[PROJECT] Is combining allocation and lookup a good idea?

Liam R. Howlett Liam.Howlett at Oracle.com
Wed Nov 15 05:10:29 PST 2023


* Peng Zhang <zhangpeng.00 at bytedance.com> [231114 22:20]:
> 
> 
> 在 2023/11/15 01:57, Matthew Wilcox 写道:
> > The rbtree combined allocation and lookup.  We followed that lead with
> > the maple tree and have "allocating nodes" which contain 10 slots. 10
> > gaps and 9 pivots.  Now I'm wondering if we made the right decision.
> > 
> > If we split "find a free range of address space" into a separate data
> > structure, we get 16 slots and 15 pivots.  Assuming that a tree node
> > is 70% full, an allocating tree can store 7 * 7 * 11 = 539 VMAs in a
> > height-3 tree.  If we have a tree of regular nodes, we can store 1331
> > in a height-3 tree -- over twice as many!
> I have thought about this before. I have a question: do we really need
> to store the gap of each subtree in non-leaf nodes? Perhaps we don't need
> this gap information in non-leaf nodes. Instead, we can simply store the
> maximum gap in the metadata, and when we need the specific maximum gap of
> a particular subtree, we can enter that child node and retrieve its metadata.
> I'm not sure if I'm missing something.

I'm not sure how much you know about the current interface, but it is
usually searched within a window.  So, if a child node has a maximum and
is within that window (say 0x5000 - oo while searching down from
0x100000), then the location of that maximum may fall outside of the
window.  In this case, we end up having to check all the children within
that sub-tree anyways.  This wouldn't be very cache-efficient - although
I'm not sure how cache efficient the other options are either..

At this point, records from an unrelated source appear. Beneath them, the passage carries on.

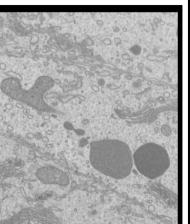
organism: Mouse
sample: Cilia; mouse epididymis
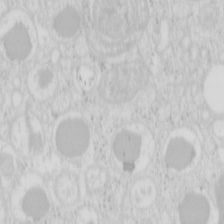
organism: Mouse
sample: Pancreas
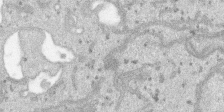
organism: Human
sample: Lung epithelial cells infected with SARS-CoV-2
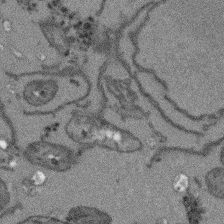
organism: Arabidopsis thaliana
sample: Root tip
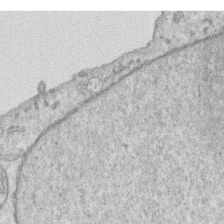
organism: Human
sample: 1205lu cells
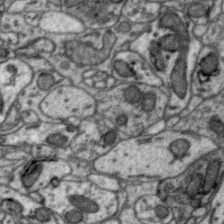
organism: Zebra finch
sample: Brain
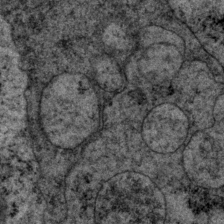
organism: P. pacificus
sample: Pharynx
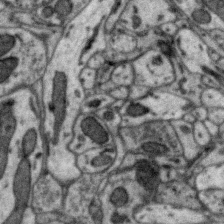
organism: Zebra finch
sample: Brain
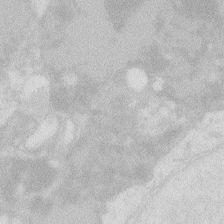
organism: Zebrafish
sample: Macrophage
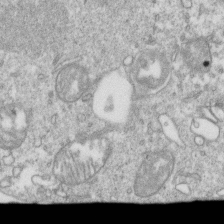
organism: Mouse
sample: Activated OT-1 CD8+ T cells
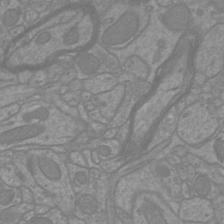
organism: Mouse
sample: Cortical neurons
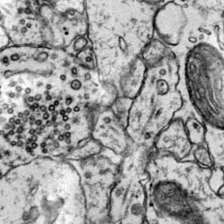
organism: Mouse
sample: Primary visual cortex
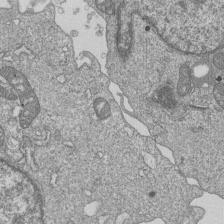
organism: Human
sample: MDA-MB-231 cells
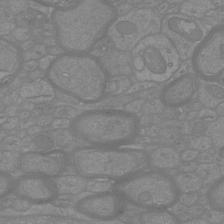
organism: Mouse
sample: Cortical neurons
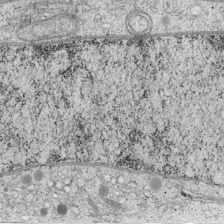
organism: African green monkey
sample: COS-7 cells
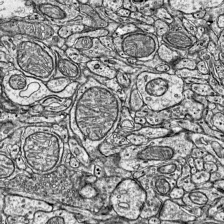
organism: Mouse
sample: Visual Cortex
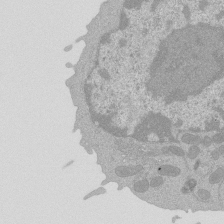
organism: Mouse
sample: Activated Pmel transgenic CD8+ T Cells
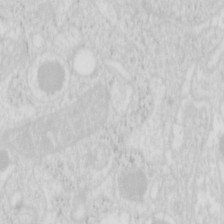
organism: Mouse
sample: Pancreas
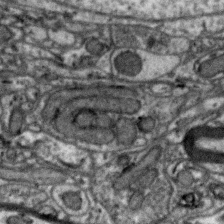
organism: Zebra finch
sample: Brain
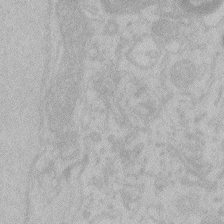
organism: Zebrafish
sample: Macrophage infected with Toxoplasma gondii
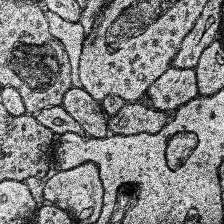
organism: Human
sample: Temporal Lobe
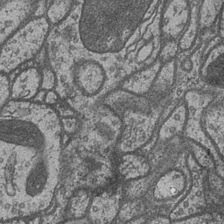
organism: Drosophila
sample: Optic medulla
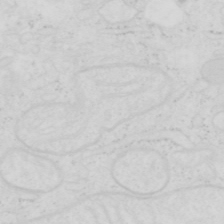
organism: Human
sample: SUM-159 cell
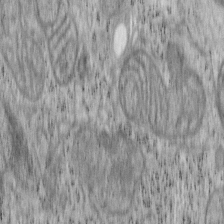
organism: Human
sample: HeLa cells
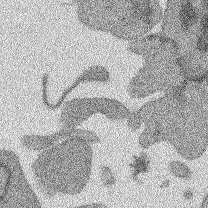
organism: Human
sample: HeLa cells
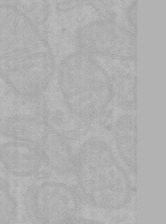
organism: Mouse
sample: Choroid plexus
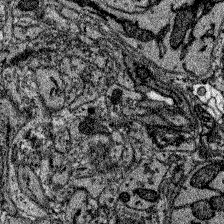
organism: Zebrafish
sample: Larval olfactory bulb
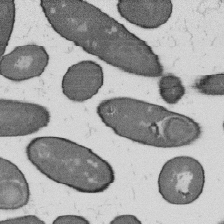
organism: B. subtilis
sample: Bacterial spore
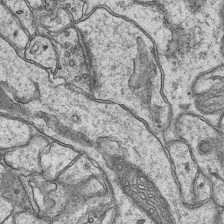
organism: Mouse
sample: CA1 Hippocampus
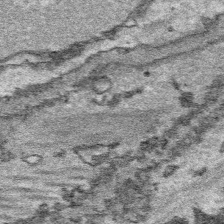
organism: Platynereis dumerilii
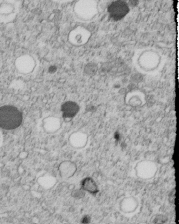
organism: C. elegans
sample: C. elegans embryo early stage
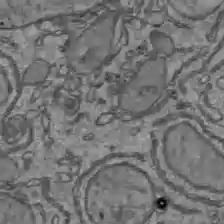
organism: C57BL Mouse
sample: Liver
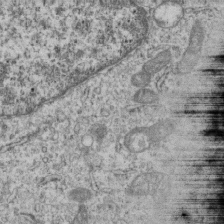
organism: Human
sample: MDA-MB-231 cells
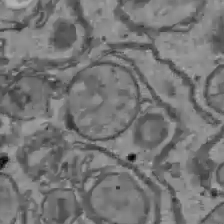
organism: C57BL Mouse
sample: Liver
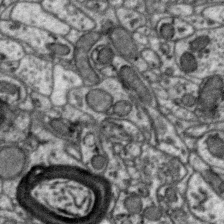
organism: Zebra finch
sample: Brain
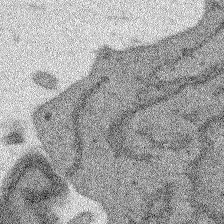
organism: Human
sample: HeLa cells
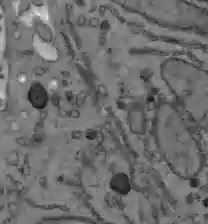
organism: C57BL Mouse
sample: Liver
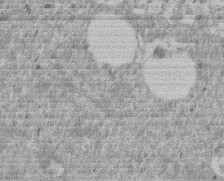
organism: Mouse
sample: Dividing mouse embryo 1 cell stage
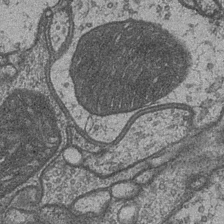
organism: Drosophila
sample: Optic medulla
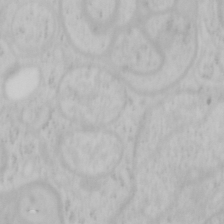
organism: Mouse
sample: OT-I killer T cells with ID8 ovarian cancer cells
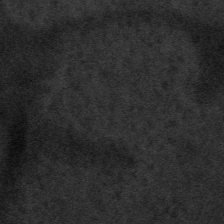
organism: Tuwongella immobilis
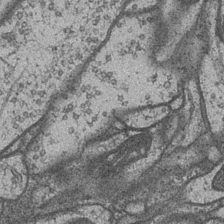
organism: Drosophila
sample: Optic medulla
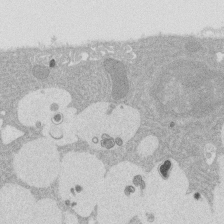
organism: Rat
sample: Salivary granule
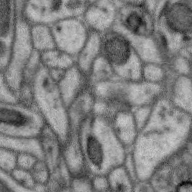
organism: Zebra finch
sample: Brain
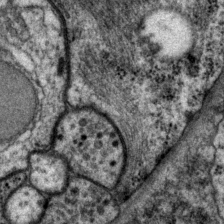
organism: P. pacificus
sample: Pharynx
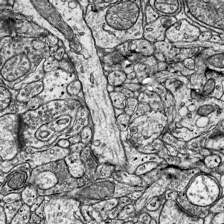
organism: Mouse
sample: Visual Cortex
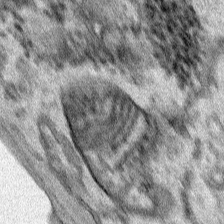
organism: Human
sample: Mitochondria in HCT116 cells
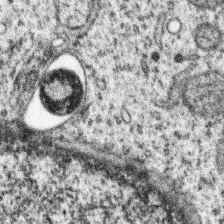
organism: Human
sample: HeLa cells
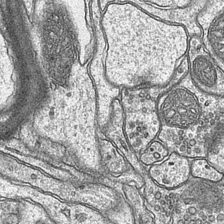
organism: Mouse
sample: CA1 Hippocampus
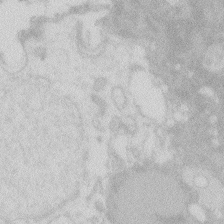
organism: Zebrafish
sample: Macrophage
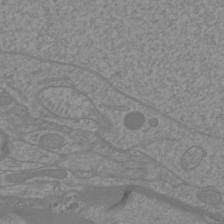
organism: Mouse
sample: Cortical neurons
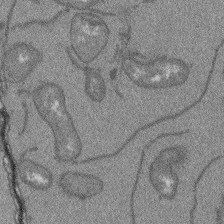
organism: Arabidopsis thaliana
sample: Root tip
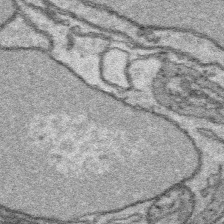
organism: Platynereis dumerilii
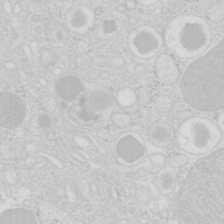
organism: Mouse
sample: Pancreas
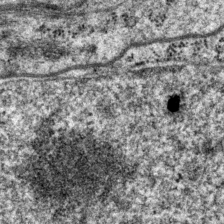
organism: P. pacificus
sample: Pharynx
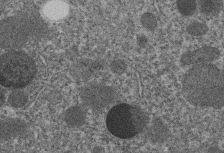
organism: C. elegans
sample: C. elegans embryo early stage
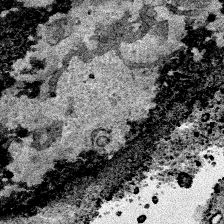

We would also have to, essentially, double our metadata.  And we lose
the space for the metadata when the node is near-full or full.  We
picked the node size to be cache-aligned to 4 cache lines, so we're not
expanding a node (I hope).

(r64/ar64 = range 64/ allocation range 64 nodes)

But, maybe this is good enough?  It would slow down on full trees like
my idea of using a mix of ar64 and r64 nodes within the same tree
depending on fullness.  I like the ar64/r64 mix because we usually have
less dense nodes at the top (root and the next level) and those two
levels will hugely reduce the search space.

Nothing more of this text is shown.